Une odieuse réclame

par Voris : compte fermé
mardi 29 août 2006

La Revue philanthropique 1905, page 433, dénonce certaines compagnies qui assurent l’enfant avant sa naissance et qui accordent une indemnité en cas d’accouchement d’un enfant mort-né. “Une publicité d’un goût douteux a même été faite par une de ces compagnies étrangères et M. le Dr Dupureux a cité, dans son rapport à la Société belge de médecine publique, ce dialogue tristement édifiant, emprunté à un opuscule d’origine commerciale :

Charles : - Les gens mariés ont généralement des enfants. Eh bien, les enfants, sept ou huit, sont également assurés, sans que vous deviez payer pour eux. S’ils devaient mourir avant l’âge de huit ans, la Compagnie vous indemniserait.
Pierre : - Combien ? Certainement 5 francs.
Charles : - Vous faites erreur. Il y a six mois j’ai perdu mon Louis, un enfant de trois ans, et j’ai reçu 30 francs !
Pierre : - Trente francs ? Comment est-ce possible ?
Charles : - Je l’ignore, mais le fait est qu’on m’a payé ; l’enfant est mort la nuit ; le lendemain après-midi, j’avais l’argent en main.
Pierre : - C’est à peine croyable. Mais c’est bien réel puisque vous avez touché.
Charles : - Mais ce n’est rien encore.


Pierre : - Quoi donc ?
Charles : - En cas de fausse couche on touche également une indemnité. Le fait est rare, mais il se présente cependant. A la mort de mon Louis, par suite de l’émotion, ma femme a eu une perte.
Pierre : - Et qu’avez-vous touché ?
Charles : - Vingt francs.
Pierre : - Vingt francs  ? Ce sont mensonges que vous me contez.
Charles : - Pourquoi vous mentirais-je ?
Pierre : - C’est exact, nous sommes bons amis ; mais c’est égal. C’est si extraordinaire qu’on a peine à le croire.
Charles : - C’est ainsi. Au début non plus je ne pouvais y croire ; je pensais que c’étaient tromperies dans le genre de romans-livraisons ou de ces assurances sur le bétail dont on n’entend plus parler une fois le versement opéré. Mais ma femme nous a fait inscrire sans m’en rien dire, parce que je faisais de l’opposition. Maintenant, il est vrai, je reconnais que la Compagnie paye bien et agit correctement.
Pierre : - Vous êtes satisfait ?
Charles : - Vous vous l’imaginez, trente et vingt font cinquante francs trouvés en trois semaines : c’est une aubaine pour un ménage ouvrier.”

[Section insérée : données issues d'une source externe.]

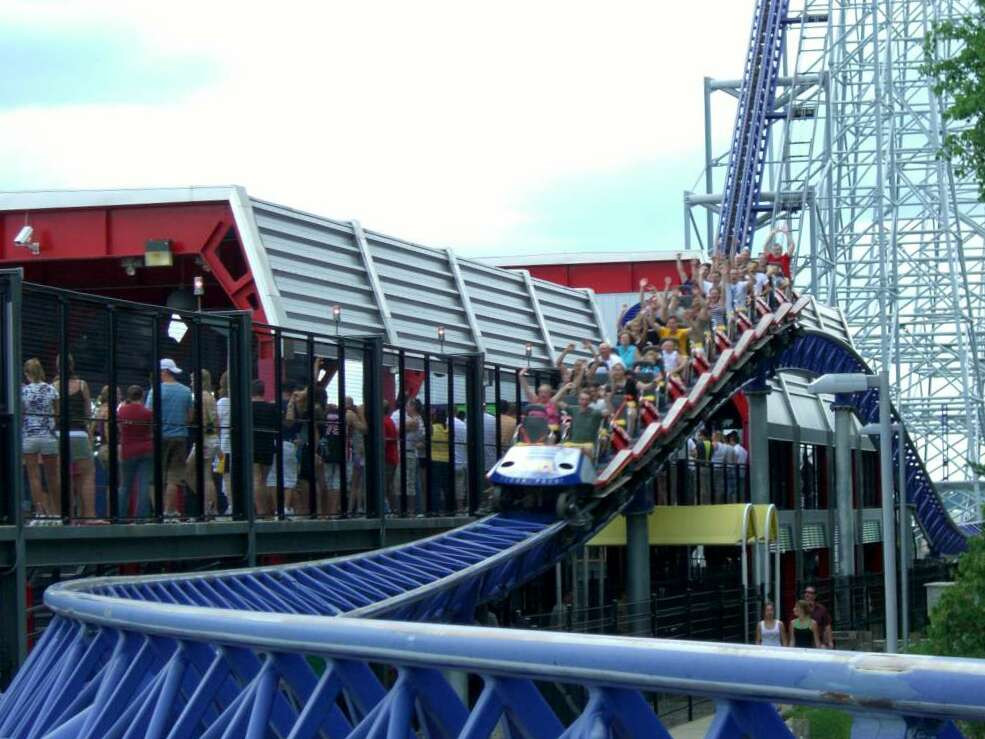 Millennium Force , montagnes russes à Cedar Point

Cette conversation-réclame se termine par un mot de la fin :
Charles : - Cette Compagnie est établie d’après les lois belges et approuvée par Sa Majesté le Roi.
Pierre : - Approuvée par le Roi ! Elle est donc excellente, car le Roi n’approuverait rien qui n’ait été l’objet d’une enquête, et, s’il l’approuve, c’est qu’elle est régulière.

La revue fait remarquer que M. le Dr Dupureux a étudié 141 enfants assurés en bas âge. Résultat : 140 sur 141 sont morts avant un an d’assurance.

(Extrait des rapports de l’Inspecteur départemental de l’Assistance publique du Finistère à Monsieur le Préfet du Finistère. Année 1900. Archive du Conseil général du Finistère).